Predicting the Type of Auditor Opinion: Statistics, Machine Learning, or a Combination of the Two?

Published: 5 November 2019| Version 3 | DOI: 10.17632/mmcczp3g3y.3
Contributor:
Nemanja Stanisic

Description

The data from 13,561 complete sets of annual financial statements for 4,701 companies are combined with the data from the corresponding audit reports, forming an unbalanced panel data set. The client companies included in the sample represent a supermajority of medium- and large-sized companies registered in the Republic of Serbia. The information on the auditor firm name and the type of audit opinion is hand-collected from the audit reports issued by 64 audit firms (Big 4 plus 60 other audit firms), which, again, represents a supermajority of all the auditor firms registered in this country. To the best of our knowledge, this is the largest data set used in the literature devoted to predicting the type of audit opinion. In the total sample of audit opinions (13,561), the following frequencies of the four main types of audit opinions are observed: adverse opinion (71), disclaimer of opinion (644), qualified opinion (3,706), and unqualified opinion (9,140). Feel free to use it for research purposes or to reproduce the results presented in the article. For a detailed description of the variables and their descriptive statistics, please read the article: Stanišić, N., Radojević, T., Stanić, N. (2019).
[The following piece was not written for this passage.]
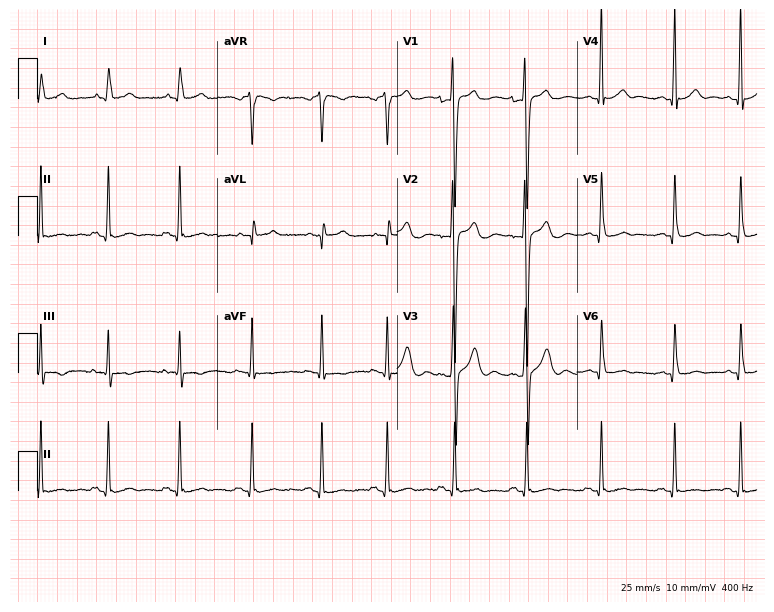
ECG (7.3-second recording at 400 Hz) — a 17-year-old man. Screened for six findings — first-degree AV block, right bundle branch block (RBBB), left bundle branch block (LBBB), sinus bradycardia, atrial fibrillation (AF), sinus tachycardia — none is recorded.

Predicting the Type of Auditor Opinion: Statistics, Machine Learning, or a Combination of the Two?. The European Journal of Applied Economics, 16(2), 1-58. doi:10.5937/EJAE16-21832 that is available at: http://journal.singidunum.ac.rs/paper/predicting-the-type-of-auditor-opinion-statistics-machine-learning-or-a-combination-of-the-two.html When referring to the data set in publications please cite the data as follows: Stanisic, Nemanja (2019), “Predicting the Type of Auditor Opinion: Statistics, Machine Learning, or a Combination of the Two?”, Mendeley Data, V1, doi: 10.17632/mmcczp3g3y.1 Also, consider citing the related research paper. These data are used in a research study and may not be redistributed or used for commercial purposes. If you have any questions please feel free to contact me at nstanisic@singidunum.ac.rs

Files

Steps to reproduce

Open the R code file and run the code. Bear in mind that some chunks of code take a long time to execute.